=== Material provided ===
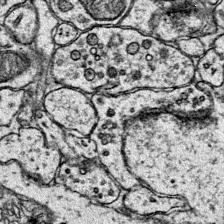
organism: Mouse
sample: Primary visual cortex
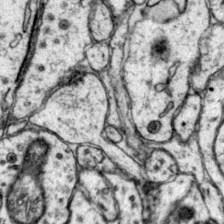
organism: Mouse
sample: Primary visual cortex
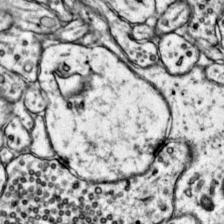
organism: Mouse
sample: Primary visual cortex
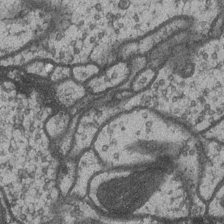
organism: Drosophila
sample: Optic medulla
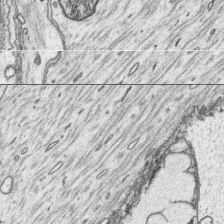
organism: Platynereis dumerilii
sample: Parapodia
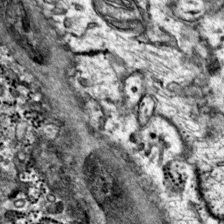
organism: Mouse
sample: Primary visual cortex
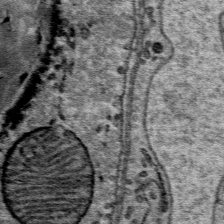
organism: Mouse
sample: Mouse Salivary gland
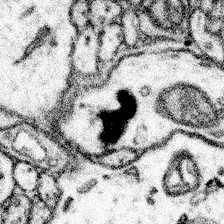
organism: Mouse
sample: Somatosensory cortex neuropil
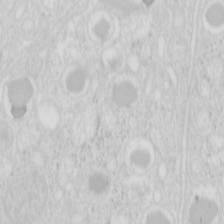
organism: Mouse
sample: Pancreas
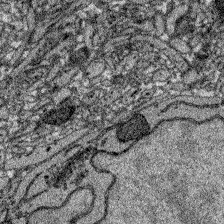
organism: Zebrafish
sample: Larval olfactory bulb
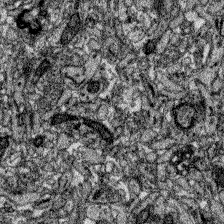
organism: Zebrafish
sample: Larval olfactory bulb
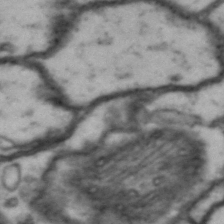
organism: Drosophila
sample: Brain
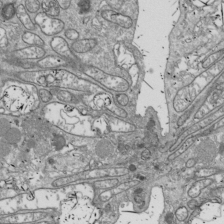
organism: Drosophila
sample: Cell division; meiosis; drosophila spermatocytes
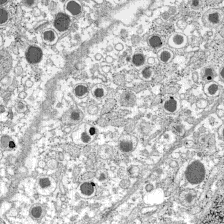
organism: C57BL Mouse
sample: Pancreatic islet
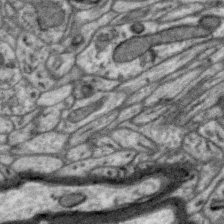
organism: Zebra finch
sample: Brain
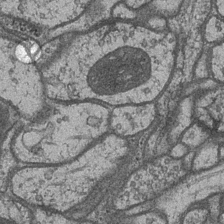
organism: Drosophila
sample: Optic medulla
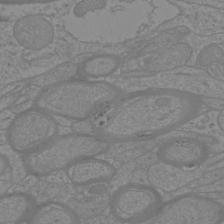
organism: Mouse
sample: Cortical neurons
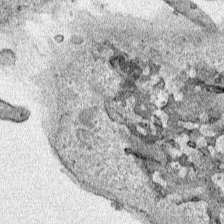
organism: Human
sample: Mitochondria in HCT116 cells
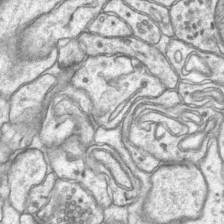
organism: Mouse
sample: CA1 Hippocampus
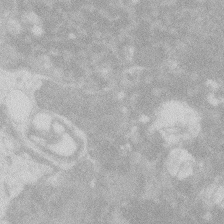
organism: Zebrafish
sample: Macrophage
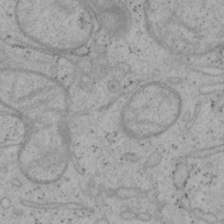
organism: Human
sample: HeLa cells
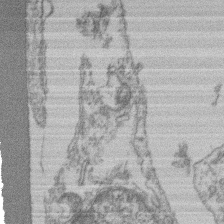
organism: Mouse
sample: T cell stromal cell synapse
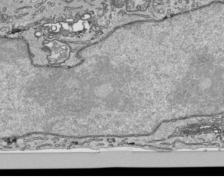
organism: Human
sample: Mitochondria in HCT116 cells
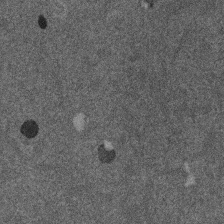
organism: Mouse
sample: Dividing mouse embryo 1 cell stage
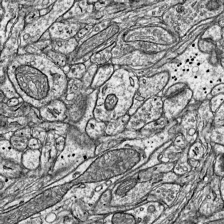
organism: Mouse
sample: Visual Cortex
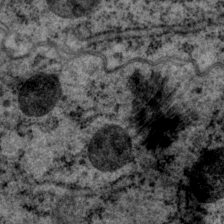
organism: P. pacificus
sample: Pharynx
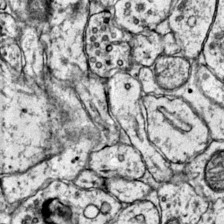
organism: Mouse
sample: Primary visual cortex
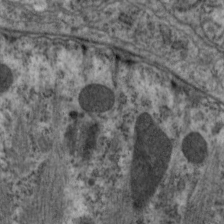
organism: C. elegans
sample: Pharynx
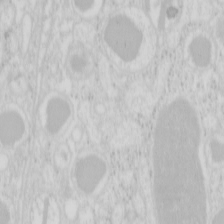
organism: Mouse
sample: Pancreas
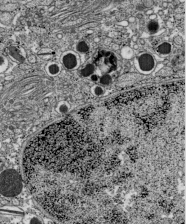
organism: C57BL Mouse
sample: Pancreatic islet
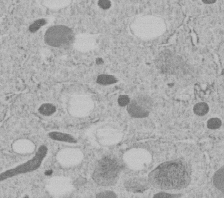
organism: C. elegans
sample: C. elegans embryo early stage
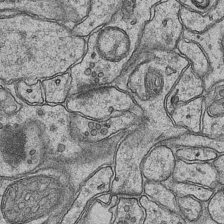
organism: Mouse
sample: CA1 Hippocampus
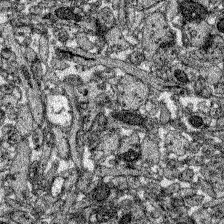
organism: Zebrafish
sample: Larval olfactory bulb
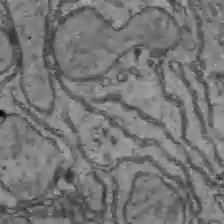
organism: C57BL Mouse
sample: Liver
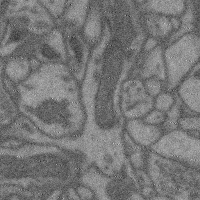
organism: Mouse
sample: Cerebral cortex
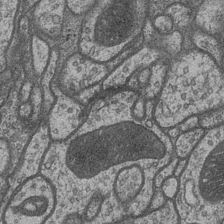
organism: Drosophila
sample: Optic medulla
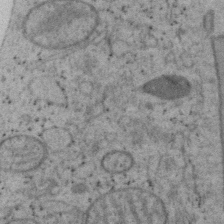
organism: Human
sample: HeLa cells
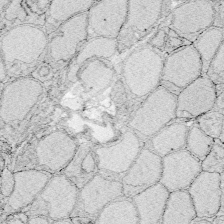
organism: Zebrafish
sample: Whole-Brain
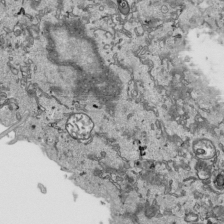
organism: Human
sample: Mitochondria in HCT116 cells
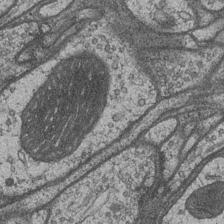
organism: Drosophila
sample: Optic medulla
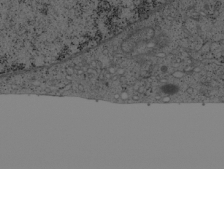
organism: African green monkey
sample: COS-7 cells
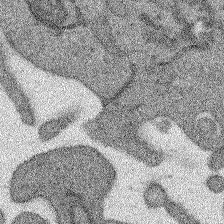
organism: Human
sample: HeLa cells
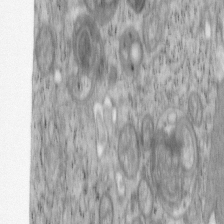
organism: Human
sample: HeLa cells
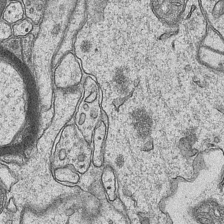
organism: Mouse
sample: CA1 Hippocampus
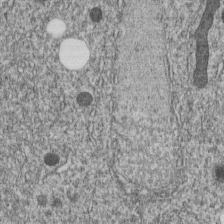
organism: C. elegans
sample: C. elegans embryo early stage
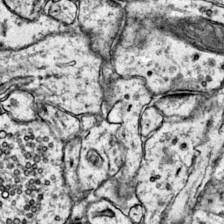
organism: Mouse
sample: Primary visual cortex
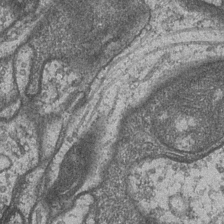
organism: Drosophila
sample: Optic medulla
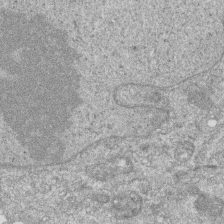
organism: Human
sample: HeLa cell HIV synapse
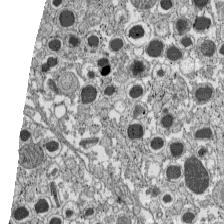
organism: C57BL Mouse
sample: Pancreatic islet
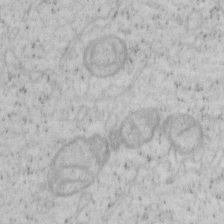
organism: Human
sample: HeLa cells
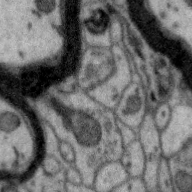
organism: Zebra finch
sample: Brain
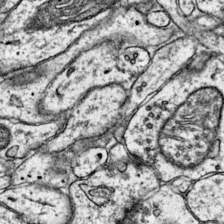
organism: Mouse
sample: Primary visual cortex
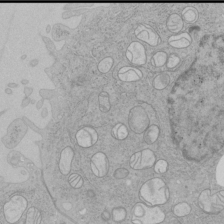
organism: Human
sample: Mitochondria in HCT116 cells
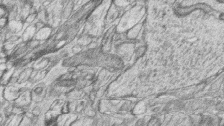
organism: Zebrafish
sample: synaptic ribbons in rod cells and cone cells
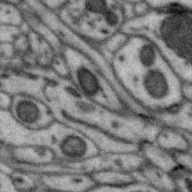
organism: Zebra finch
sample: Brain
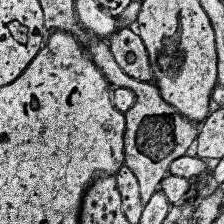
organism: Human
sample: Temporal Lobe
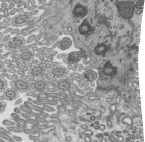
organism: Mouse
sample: Mouse epididymis efferent ductule cilia
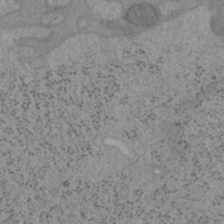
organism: Mouse
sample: OT-I killer T cells with ID8 ovarian cancer cells
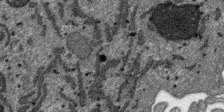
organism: Human
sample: Lung epithelial cells infected with SARS-CoV-2
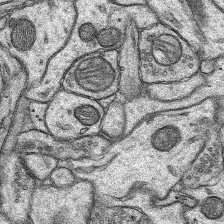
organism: Rat
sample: Hippocampus
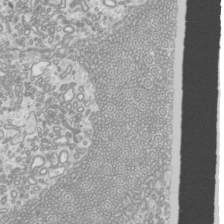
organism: Mouse
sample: Cilia; mouse epididymis
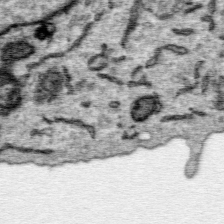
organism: Human
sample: HeLa cells
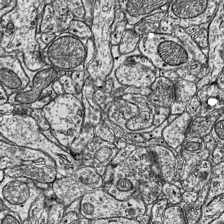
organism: Mouse
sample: Visual Cortex
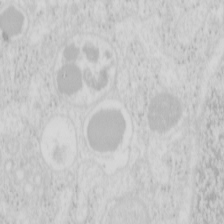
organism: Mouse
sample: Pancreas
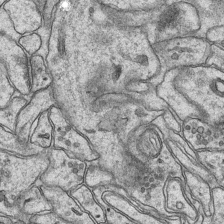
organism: Mouse
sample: CA1 Hippocampus
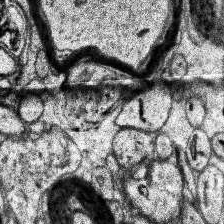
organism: Human
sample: Temporal Lobe
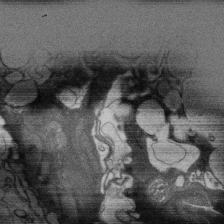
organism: Rat
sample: Salivary granule
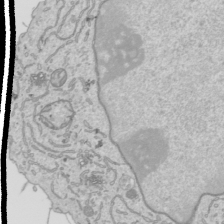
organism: Human
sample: Mitochondria in HCT116 cells
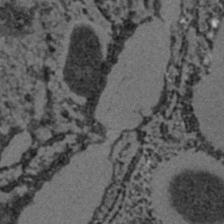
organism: C. elegans
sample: C. elegans embryo
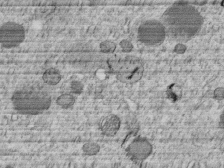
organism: C. elegans
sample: C. elegans embryo early stage
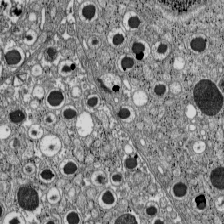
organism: C57BL Mouse
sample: Pancreatic islet
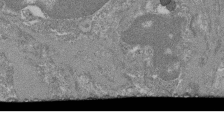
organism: Mouse
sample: Glomerulus
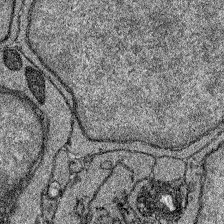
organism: Zebrafish
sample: Larval olfactory bulb
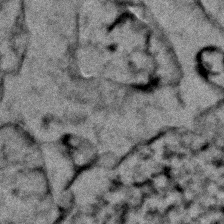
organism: Zebrafish
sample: Zebrafish embryo
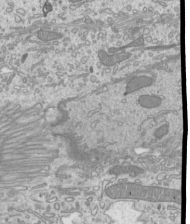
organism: Mouse
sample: Cilia; mouse epididymis
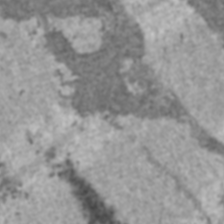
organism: C57BL Mouse
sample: Heart
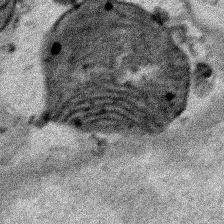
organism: Human
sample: Mitochondria in HCT116 cells
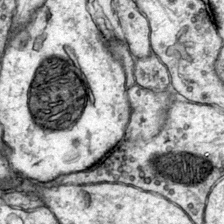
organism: Mouse
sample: Primary visual cortex
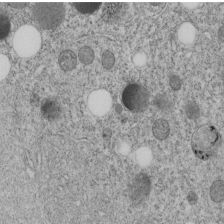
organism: C. elegans
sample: C. elegans embryo early stage
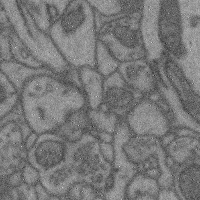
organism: Mouse
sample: Cerebral cortex
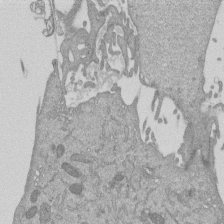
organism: Mouse
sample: ED-1 cell nuclei; centrioles
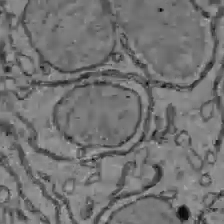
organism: C57BL Mouse
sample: Liver
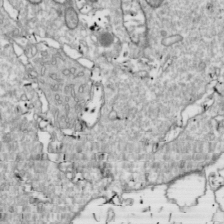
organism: Drosophila
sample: Cell division; meiosis; drosophila spermatocytes
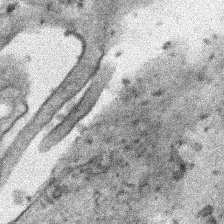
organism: Human
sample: Mitochondria in HCT116 cells
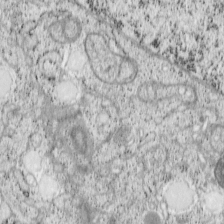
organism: African green monkey
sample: COS-7 cells
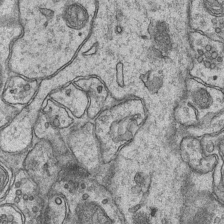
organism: Mouse
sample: CA1 Hippocampus
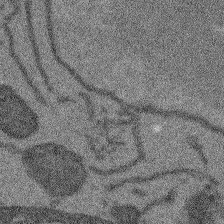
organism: Arabidopsis thaliana
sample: Root tip
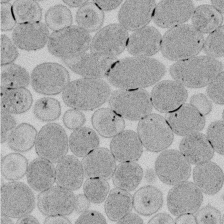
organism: E. coli
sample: Bacterial nucleoid
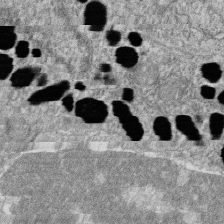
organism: Zebrafish
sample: Cilia; retinal pigment epithelium
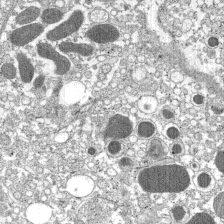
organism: C57BL Mouse
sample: Pancreatic islet
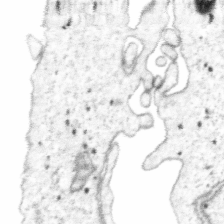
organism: Human
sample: HeLa cells
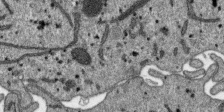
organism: Human
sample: Lung epithelial cells, uninfected (mock) control
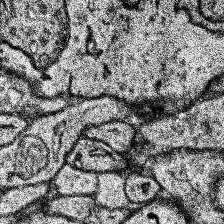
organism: Human
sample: Temporal Lobe
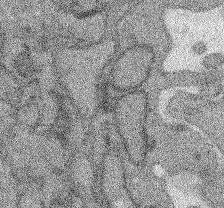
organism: Human
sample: HeLa cells
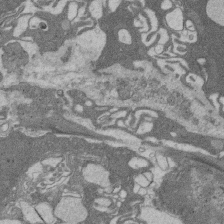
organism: Rat
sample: Salivary granule
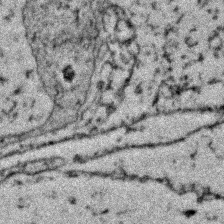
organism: Zebrafish
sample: Zebrafish embryo
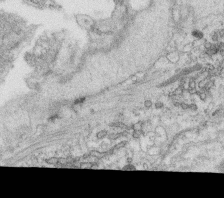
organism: C. elegans
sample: C. elegans oocyte; sperm cells
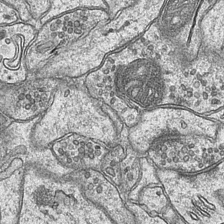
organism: Mouse
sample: CA1 Hippocampus
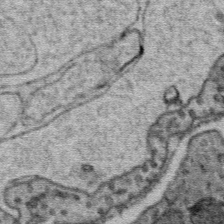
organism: Mouse
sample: Mouse Salivary gland
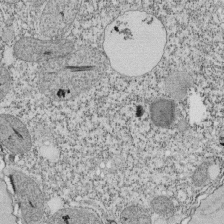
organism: Tetrahymena
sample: Cilia in tetrahymena
===
- **Task brief**
What you produce must match the listing word for word, with no images in it.

- **Solution for this exercise**
organism: Mouse
sample: Primary visual cortex
organism: Mouse
sample: Primary visual cortex
organism: Mouse
sample: Primary visual cortex
organism: Drosophila
sample: Optic medulla
organism: Platynereis dumerilii
sample: Parapodia
organism: Mouse
sample: Primary visual cortex
organism: Mouse
sample: Mouse Salivary gland
organism: Mouse
sample: Somatosensory cortex neuropil
organism: Mouse
sample: Pancreas
organism: Zebrafish
sample: Larval olfactory bulb
organism: Zebrafish
sample: Larval olfactory bulb
organism: Drosophila
sample: Brain
organism: Drosophila
sample: Cell division; meiosis; drosophila spermatocytes
organism: C57BL Mouse
sample: Pancreatic islet
organism: Zebra finch
sample: Brain
organism: Drosophila
sample: Optic medulla
organism: Mouse
sample: Cortical neurons
organism: Human
sample: Mitochondria in HCT116 cells
organism: Mouse
sample: CA1 Hippocampus
organism: Zebrafish
sample: Macrophage
organism: Human
sample: HeLa cells
organism: Mouse
sample: T cell stromal cell synapse
organism: Human
sample: Mitochondria in HCT116 cells
organism: Mouse
sample: Dividing mouse embryo 1 cell stage
organism: Mouse
sample: Visual Cortex
organism: P. pacificus
sample: Pharynx
organism: Mouse
sample: Primary visual cortex
organism: C. elegans
sample: Pharynx
organism: Mouse
sample: Pancreas
organism: C57BL Mouse
sample: Pancreatic islet
organism: C. elegans
sample: C. elegans embryo early stage
organism: Mouse
sample: CA1 Hippocampus
organism: Zebrafish
sample: Larval olfactory bulb
organism: C57BL Mouse
sample: Liver
organism: Mouse
sample: Cerebral cortex
organism: Drosophila
sample: Optic medulla
organism: Human
sample: HeLa cells
organism: Zebrafish
sample: Whole-Brain
organism: Human
sample: Mitochondria in HCT116 cells
organism: Drosophila
sample: Optic medulla
organism: African green monkey
sample: COS-7 cells
organism: Human
sample: HeLa cells
organism: Human
sample: HeLa cells
organism: Mouse
sample: CA1 Hippocampus
organism: C. elegans
sample: C. elegans embryo early stage
organism: Mouse
sample: Primary visual cortex
organism: Drosophila
sample: Optic medulla
organism: Human
sample: HeLa cell HIV synapse
organism: C57BL Mouse
sample: Pancreatic islet
organism: Human
sample: HeLa cells
organism: Zebra finch
sample: Brain
organism: Mouse
sample: Primary visual cortex
organism: Human
sample: Mitochondria in HCT116 cells
organism: Zebrafish
sample: synaptic ribbons in rod cells and cone cells
organism: Zebra finch
sample: Brain
organism: Human
sample: Temporal Lobe
organism: Mouse
sample: Mouse epididymis efferent ductule cilia
organism: Mouse
sample: OT-I killer T cells with ID8 ovarian cancer cells
organism: Human
sample: Lung epithelial cells infected with SARS-CoV-2
organism: Rat
sample: Hippocampus
organism: Mouse
sample: Cilia; mouse epididymis
organism: Human
sample: HeLa cells
organism: Mouse
sample: Visual Cortex
organism: Mouse
sample: Pancreas
organism: Mouse
sample: CA1 Hippocampus
organism: Human
sample: Temporal Lobe
organism: Rat
sample: Salivary granule
organism: Human
sample: Mitochondria in HCT116 cells
organism: C. elegans
sample: C. elegans embryo
organism: C. elegans
sample: C. elegans embryo early stage
organism: C57BL Mouse
sample: Pancreatic islet
organism: Mouse
sample: Glomerulus
organism: Zebrafish
sample: Larval olfactory bulb
organism: Zebrafish
sample: Zebrafish embryo
organism: Mouse
sample: Cilia; mouse epididymis
organism: C57BL Mouse
sample: Heart
organism: Human
sample: Mitochondria in HCT116 cells
organism: Mouse
sample: Primary visual cortex
organism: C. elegans
sample: C. elegans embryo early stage
organism: Mouse
sample: Cerebral cortex
organism: Mouse
sample: ED-1 cell nuclei; centrioles
organism: C57BL Mouse
sample: Liver
organism: Drosophila
sample: Cell division; meiosis; drosophila spermatocytes
organism: Human
sample: Mitochondria in HCT116 cells
organism: African green monkey
sample: COS-7 cells
organism: Mouse
sample: CA1 Hippocampus
organism: Arabidopsis thaliana
sample: Root tip
organism: E. coli
sample: Bacterial nucleoid
organism: Zebrafish
sample: Cilia; retinal pigment epithelium
organism: C57BL Mouse
sample: Pancreatic islet
organism: Human
sample: HeLa cells
organism: Human
sample: Lung epithelial cells, uninfected (mock) control
organism: Human
sample: Temporal Lobe
organism: Human
sample: HeLa cells
organism: Rat
sample: Salivary granule
organism: Zebrafish
sample: Zebrafish embryo
organism: C. elegans
sample: C. elegans oocyte; sperm cells
organism: Mouse
sample: CA1 Hippocampus
organism: Mouse
sample: Mouse Salivary gland
organism: Tetrahymena
sample: Cilia in tetrahymena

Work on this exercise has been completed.